> _INPUT RECORDS_
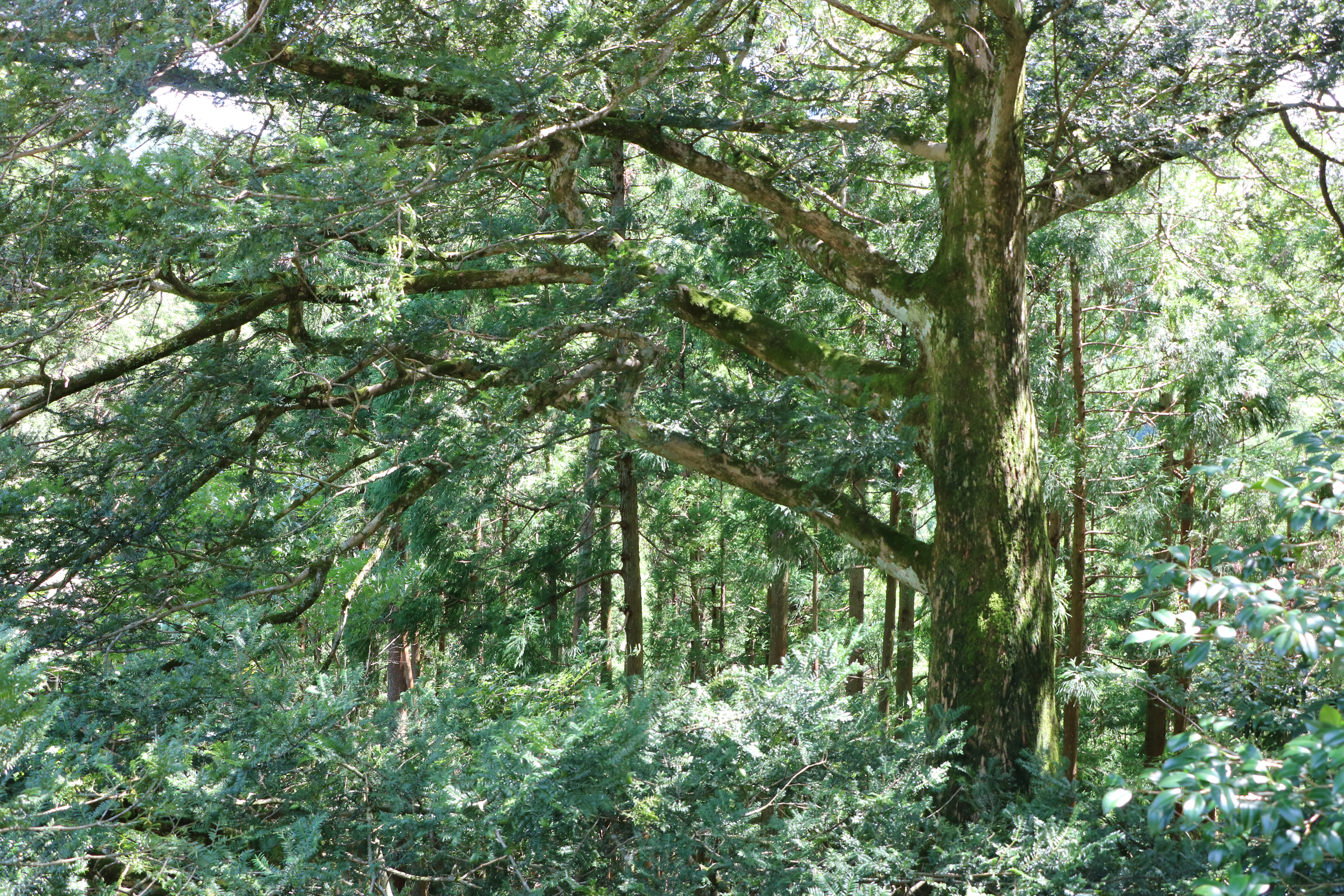 熊野のヒダリマキガヤ（国指定天然記念物）滋賀県蒲生郡日野町。
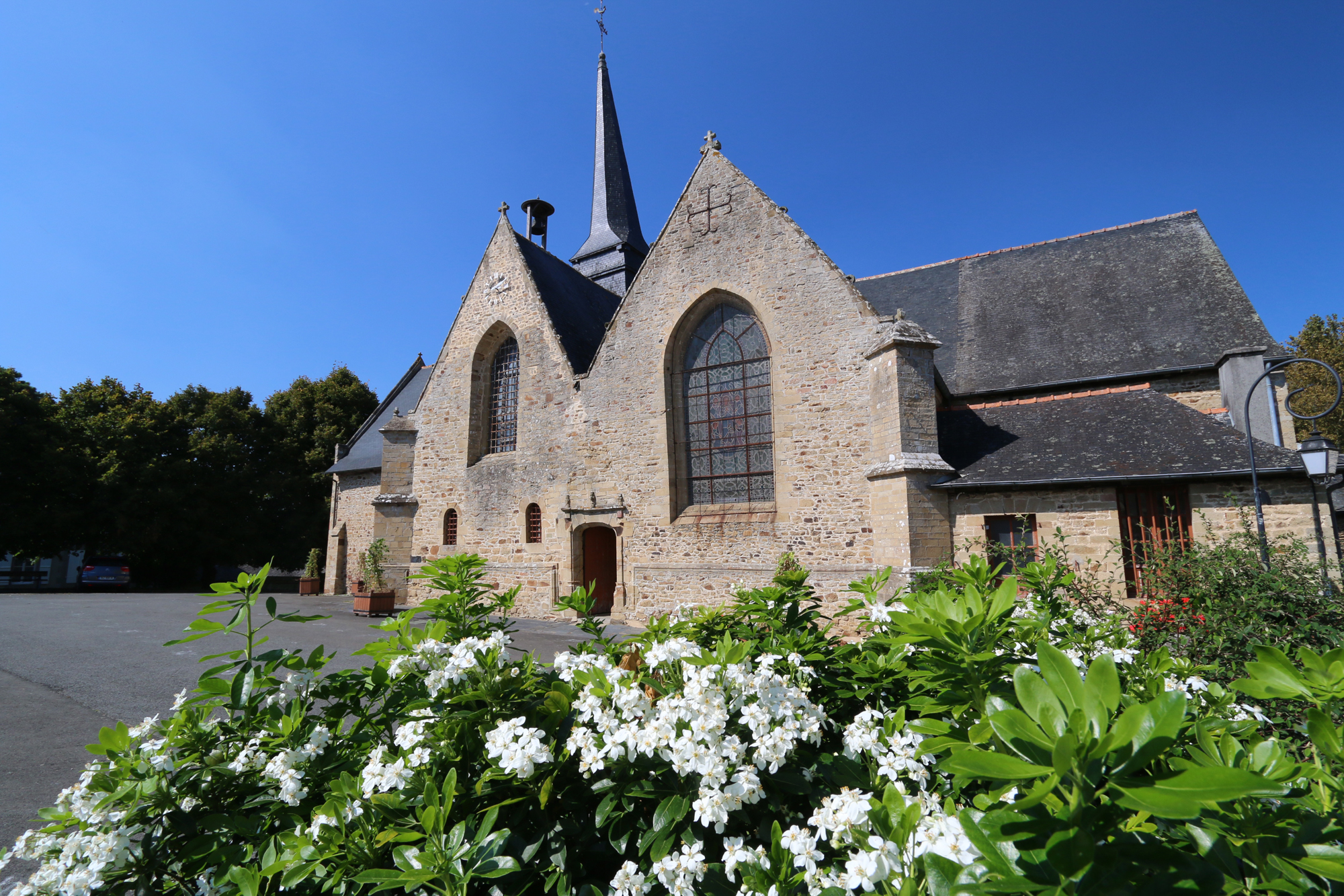 Église Saint-Martin de Moulins (Ille-et-Vilaine)
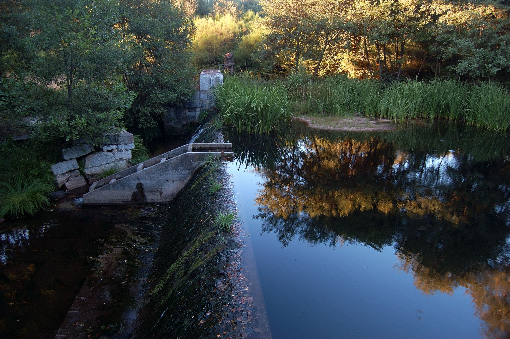 Presa no concello de Verea.
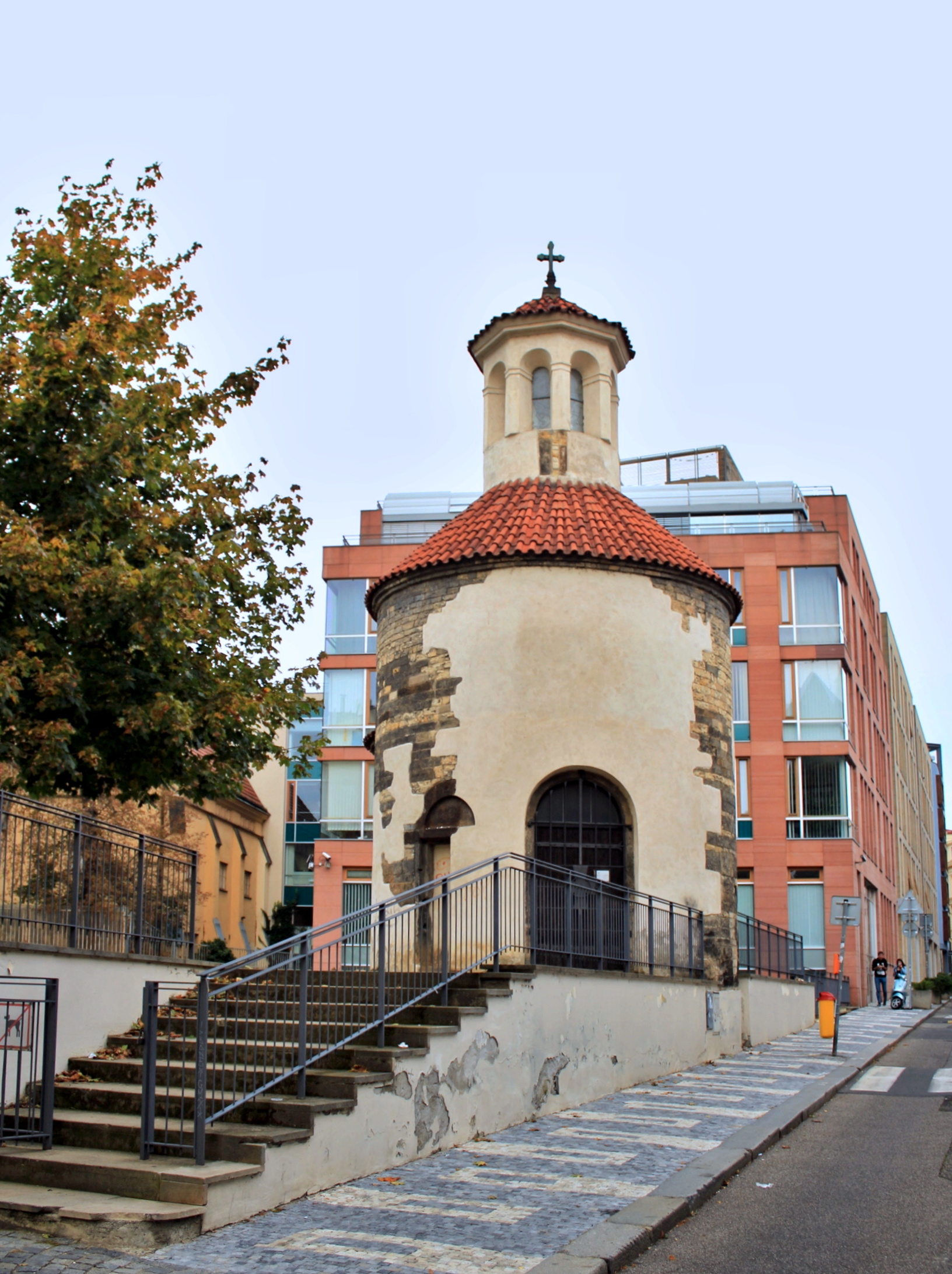 Praha-Nové Město, rotunda sv. Longina
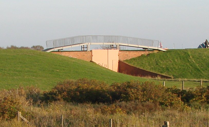 Deichschart der Inselbahn Spiekeroog
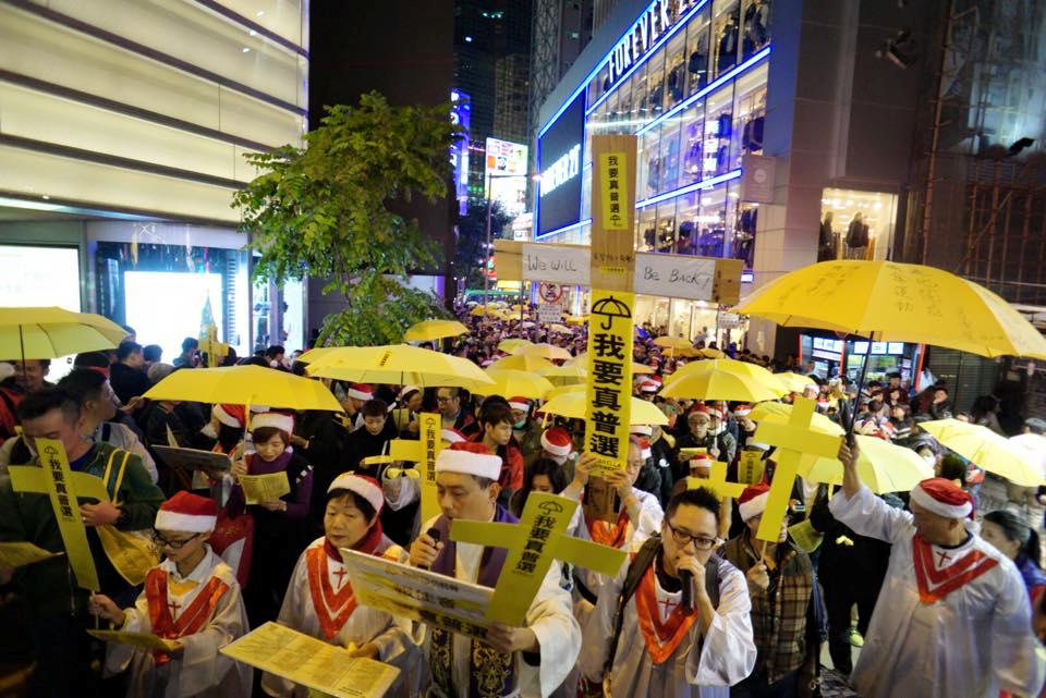 基督路小教會張文衛（牧師）牧師、佔中後援會快必譚得志，與民眾一邊唱改編歌要求普選、批評警察濫用暴力，一邊遊行向時代廣場參加平安夜倒數。
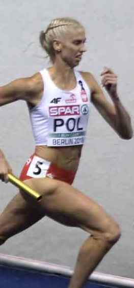 EKB42724 4x400m dames claes
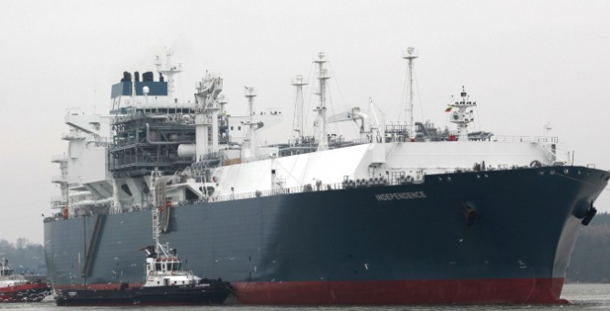 SGD Laivas ,,Independence""
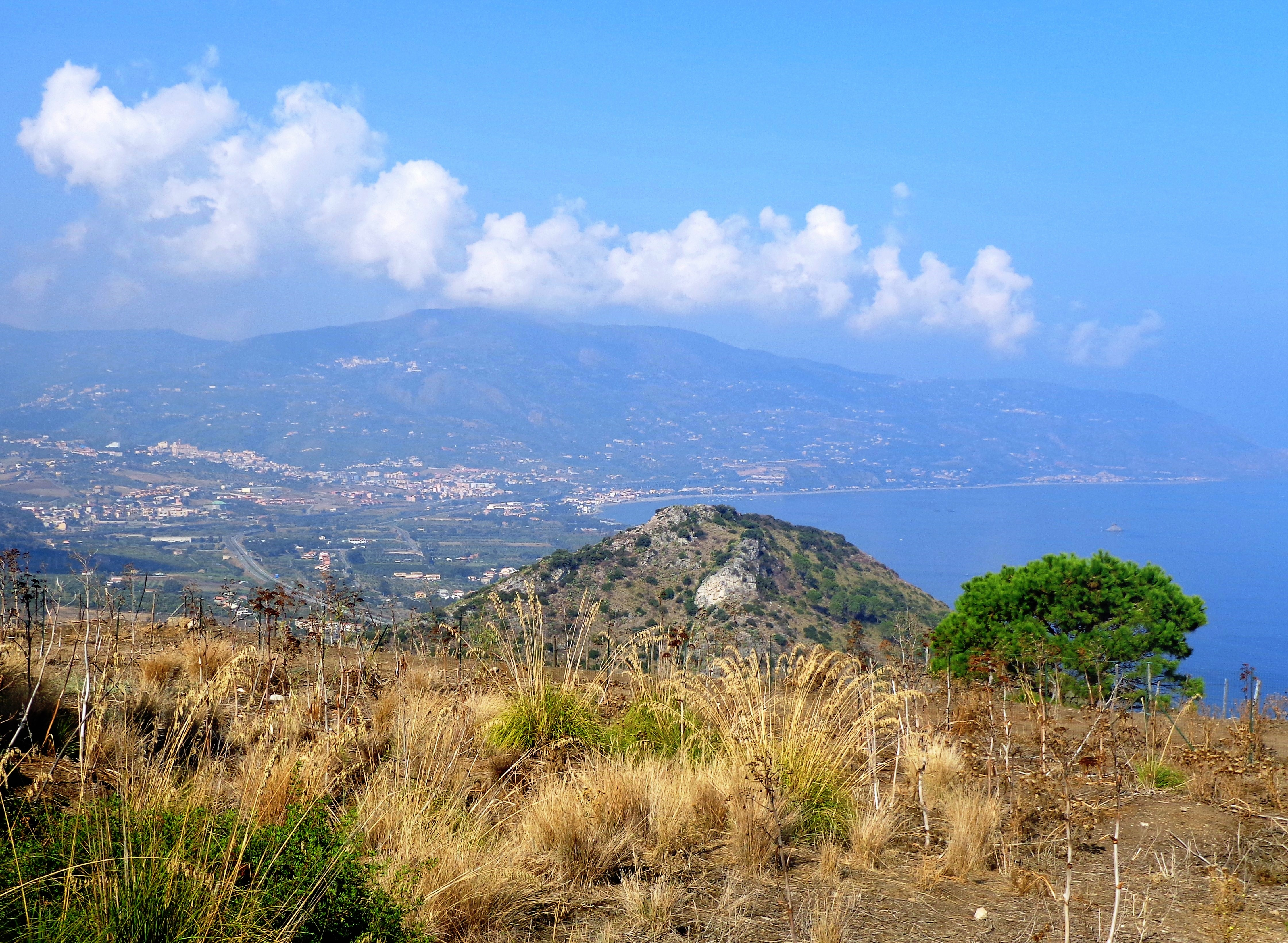 Strada imperiale, decumano. 13 settembre 2012 (Escursione Tindari, Santuario e area archeologica). Scatto fotografico altresì presente negli album caricati sui profili personali di Facebook, Panoramio, Google, etc.
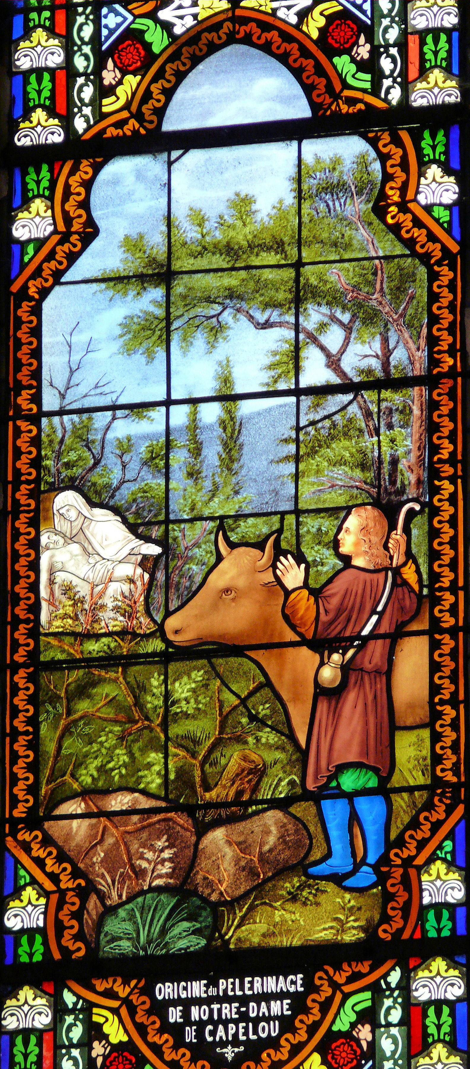 Belvès - Chapelle Notre-Dame de Capelou - Vitrail de l'origine du pélerinage de Notre-Dame de Capelou

> _INSTRUCTIONS FOR THE TASK_
Only the text of the listing above is wanted, transcribed exactly, without its images.

> _RESULT BELOW_
 熊野のヒダリマキガヤ（国指定天然記念物）滋賀県蒲生郡日野町。
 Église Saint-Martin de Moulins (Ille-et-Vilaine)
 Presa no concello de Verea.
 Praha-Nové Město, rotunda sv. Longina
 Deichschart der Inselbahn Spiekeroog
 基督路小教會張文衛（牧師）牧師、佔中後援會快必譚得志，與民眾一邊唱改編歌要求普選、批評警察濫用暴力，一邊遊行向時代廣場參加平安夜倒數。
 EKB42724 4x400m dames claes
 SGD Laivas ,,Independence""
 Strada imperiale, decumano. 13 settembre 2012 (Escursione Tindari, Santuario e area archeologica). Scatto fotografico altresì presente negli album caricati sui profili personali di Facebook, Panoramio, Google, etc.
 Belvès - Chapelle Notre-Dame de Capelou - Vitrail de l'origine du pélerinage de Notre-Dame de Capelou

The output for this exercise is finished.